Mobile payment startup Square made its IPO prospectus public, capping a busy week for CEO Jack Dorsey, who will be returning as CEO of Twitter. While Square's revenue increased by 54 percent to $850 million last year, its losses also increased to $154 million. Dorsey faces questions as to whether he can juggle both CEO roles and take a money losing company public. Inc. magazine's Maria Aspan notes that 95 percent of Square's revenue comes from processing payments and that this is a notoriously low margin business, as Square burns two-thirds of every dollar it brings in. "Square’s transaction costs-to-revenue breakdown (is) consistently more than 60 percent. As a rough comparison with a much more established competitor, PayPal’s transaction efficiency ratio is 30 percent: It spent $1.2 billion on transaction costs in the first six months of 2015, to process $3.9 billion of payments," writes Aspan. Square has cost itself dearly by paying the interchange fees charged by banks and credit card networks. 

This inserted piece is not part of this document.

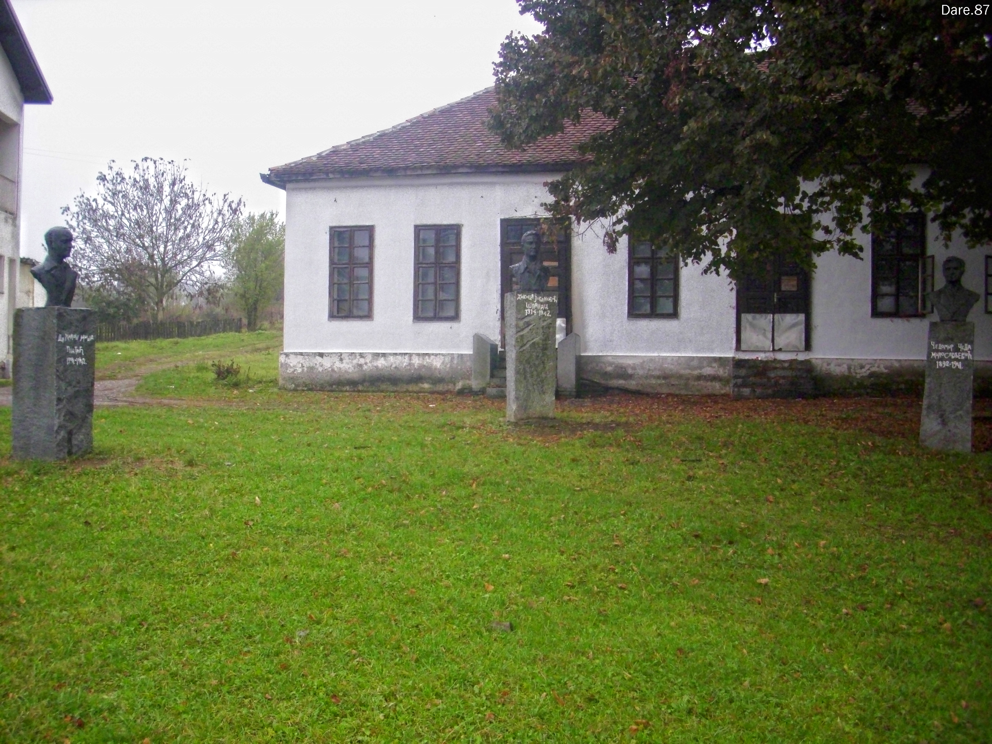 Mesto početka ustanka u Srbiji.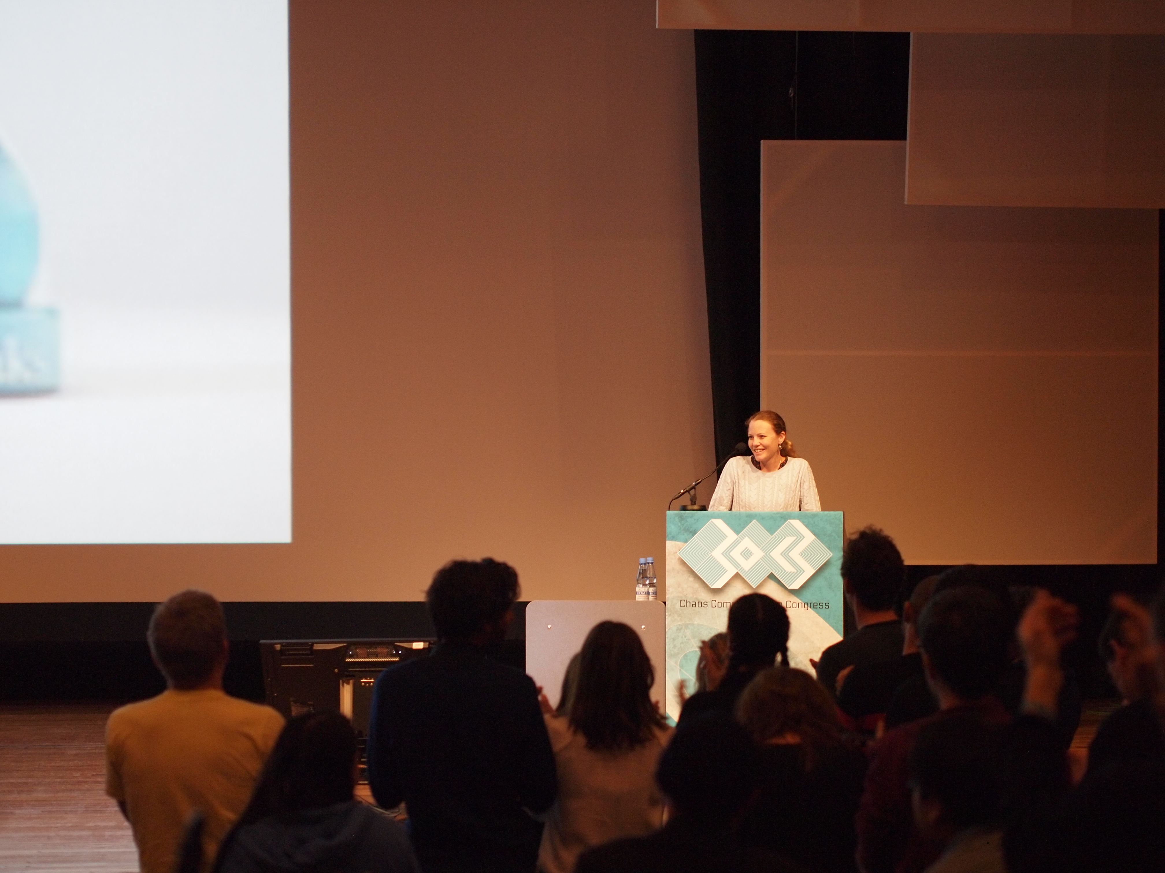 30C3: Die Wikileaks-Aktivistin und Journalistin Sarah Harrison

Payment Processor Worldpay IPOs At Lofty Valuation, First Data IPO A Dud

Worldpay, a payment processor that was once part of Royal Bank of Scotland, saw shares gain ground upon its Tuesday IPO. Meanwhile, across the ocean First Data saw shares fall by 1.5 percent as the company returned to a public listing. The market outcomes were quite different for two of the five biggest payment processors in the world.  Worldpay has been priced at 22 times net profits forecast for 2016, 16 times earnings before interest, tax, depreciation and amortization; this is a lofty valuation compared to First Data at less than 12x EBITDA and fellow payments company Vantiv, which trades at 12.5x EBITDA. The Wall Street Journal notes that Worldpay could grow through various services, including helping small businesses maintain their books more efficiently and obtain loans through specialists who use Worldpay's data.